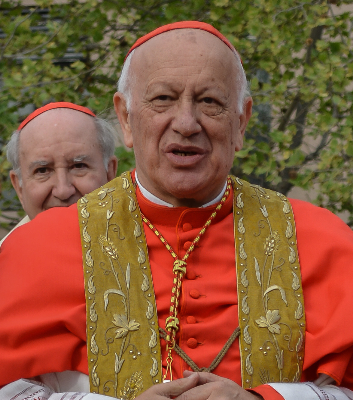 Ricardo Cardenal Ezzati Andrello. Procesión de la Virgen del Carmen 2017, Santiago, Chile
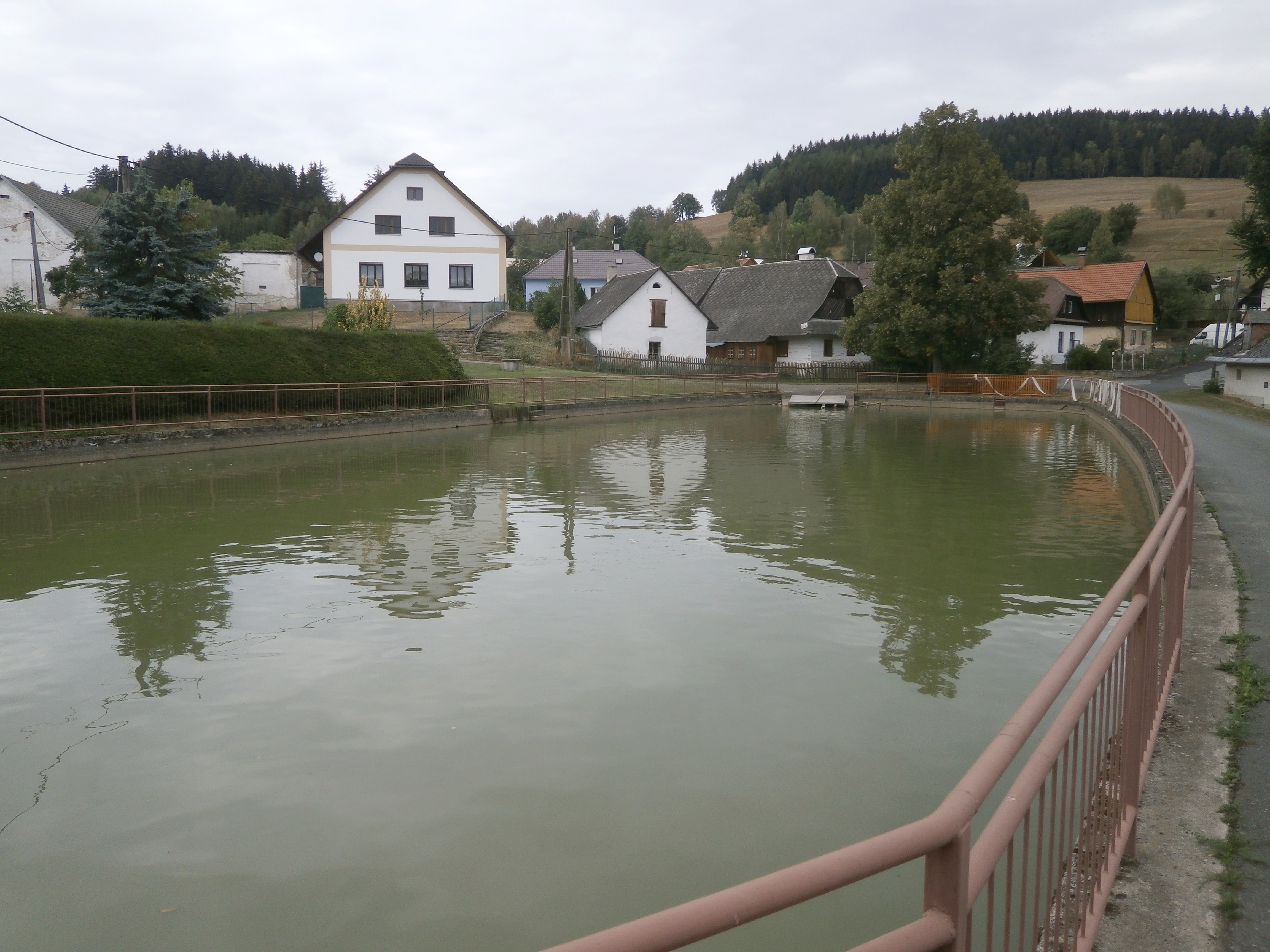 Javorek - náves, č.p. 16 a 37
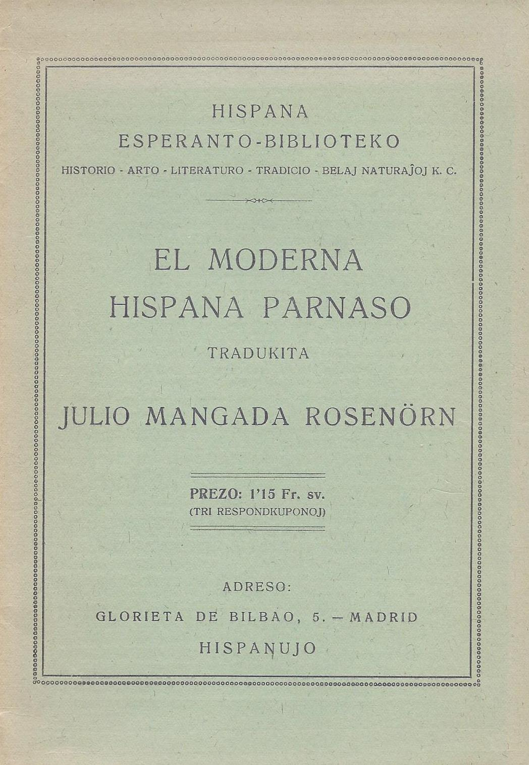 librokovrilo de "El Moderna Hispana Parnaso", 1923
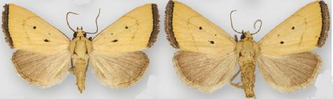 Marimatha squala male (right) female (left)
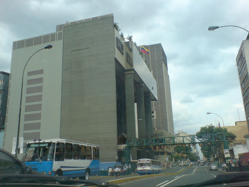 Ministerio de Finanzas, Caracas, Venezuela
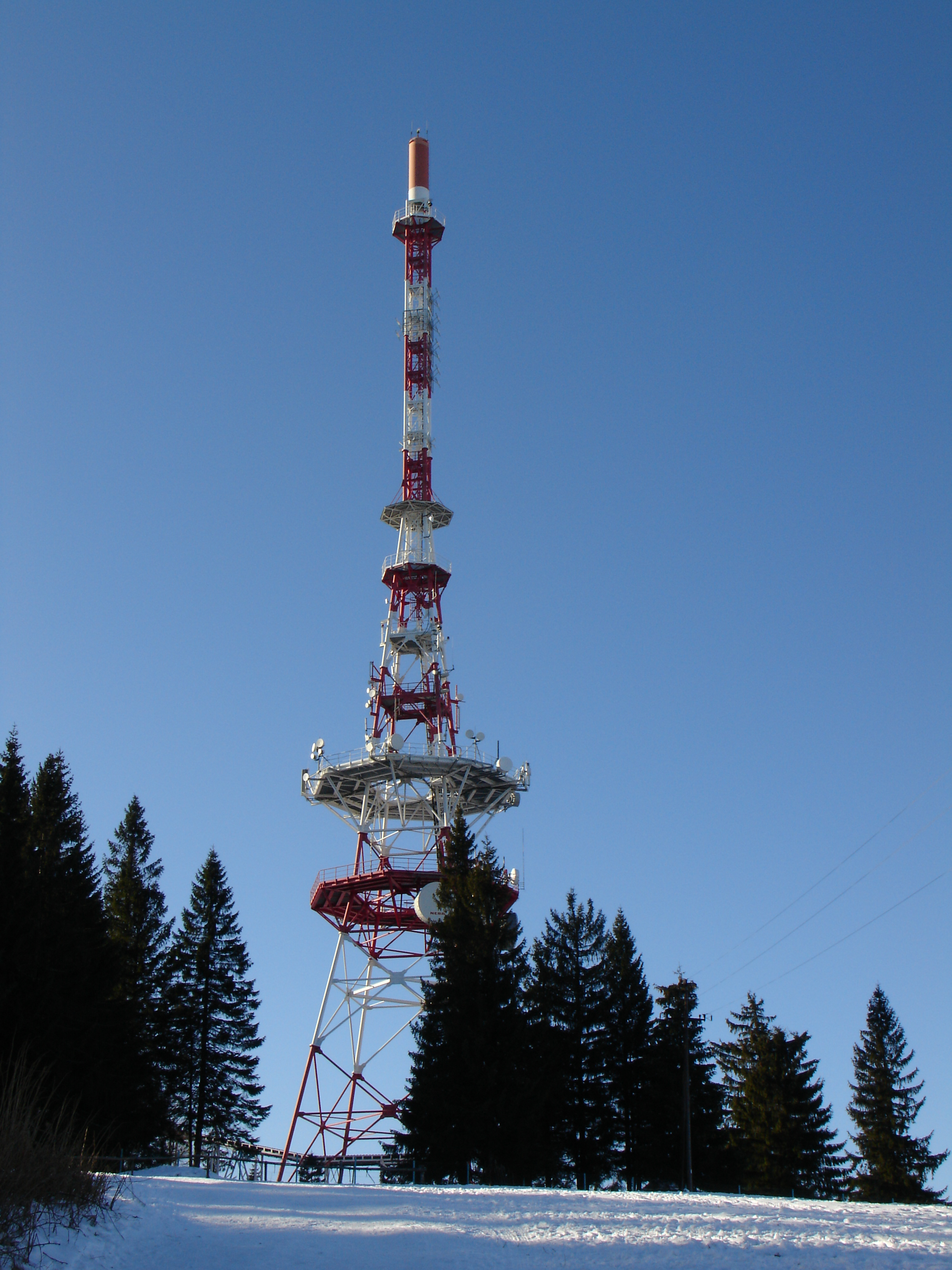 Zakopane-Gubałówka transmitter
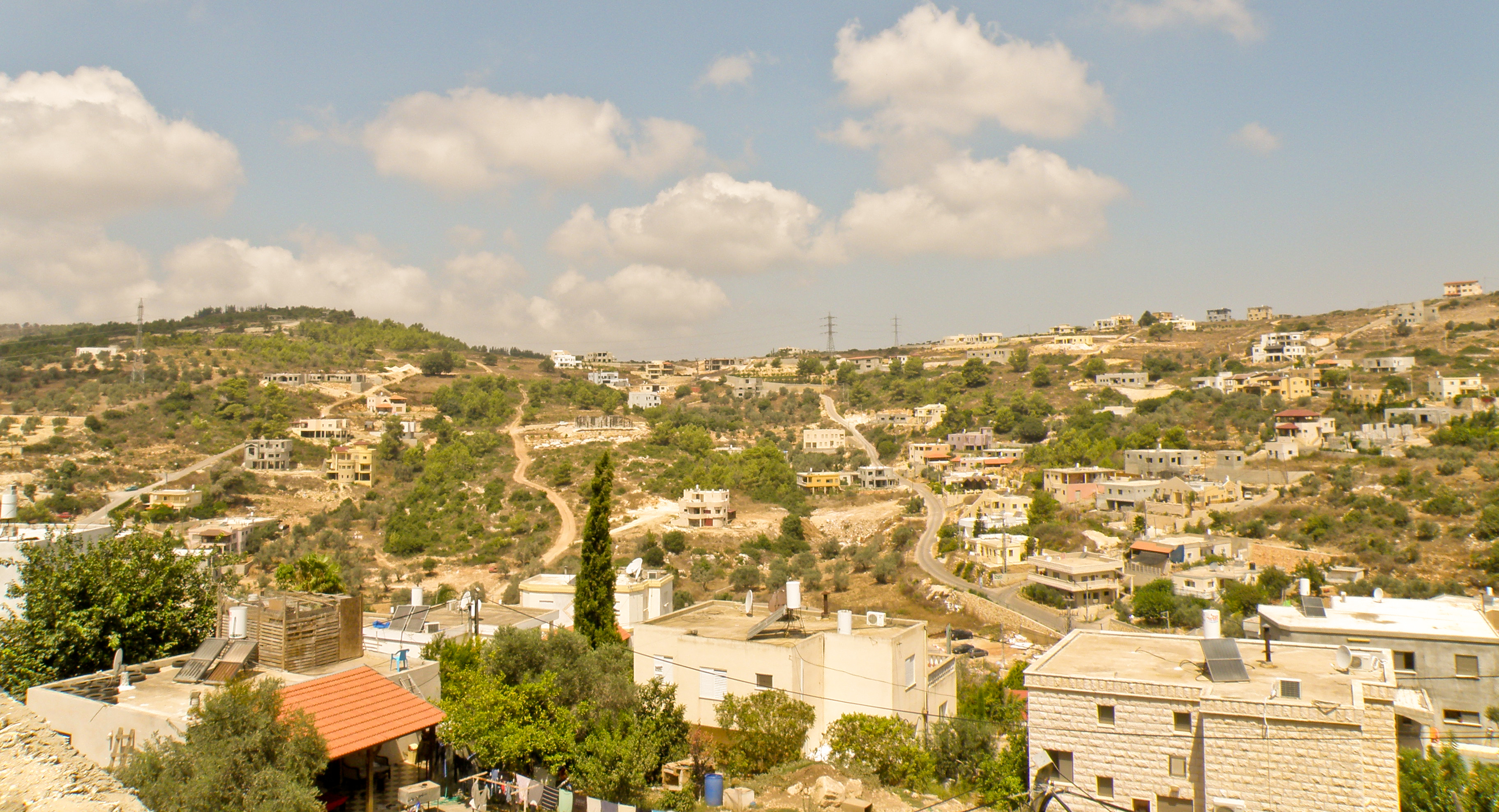 Daliyat al-Karmel | דאלית אל-כרמל Haifa
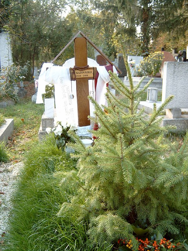 El Kazovszkij (Elena Kazovszkaja) sírja Budapesten. Farkasréti temető: 5-1-413.
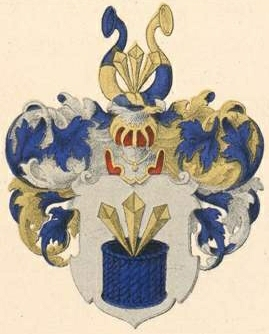 Strahlborni suguvõsa aadlivapp
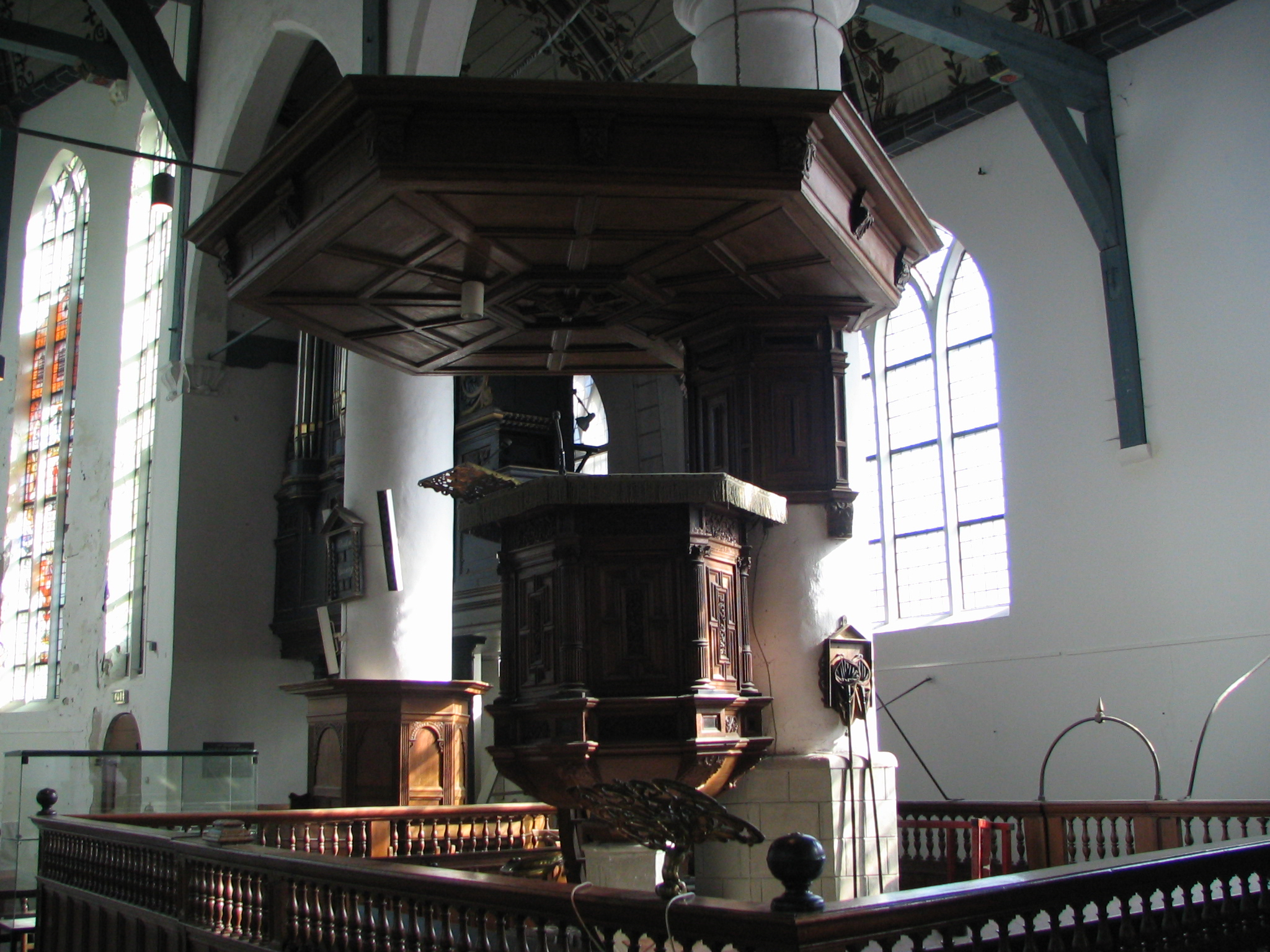 eigen foto. GerardM 20 sep 2004 20:05 (CEST)

..............................

= Task goal =
An exact, image-free transcription of all the records above is needed.

= Answer space =
 Ricardo Cardenal Ezzati Andrello. Procesión de la Virgen del Carmen 2017, Santiago, Chile
 Javorek - náves, č.p. 16 a 37
 librokovrilo de "El Moderna Hispana Parnaso", 1923
 Marimatha squala male (right) female (left)
 Ministerio de Finanzas, Caracas, Venezuela
 Zakopane-Gubałówka transmitter
 Daliyat al-Karmel | דאלית אל-כרמל Haifa
 El Kazovszkij (Elena Kazovszkaja) sírja Budapesten. Farkasréti temető: 5-1-413.
 Strahlborni suguvõsa aadlivapp
 eigen foto. GerardM 20 sep 2004 20:05 (CEST)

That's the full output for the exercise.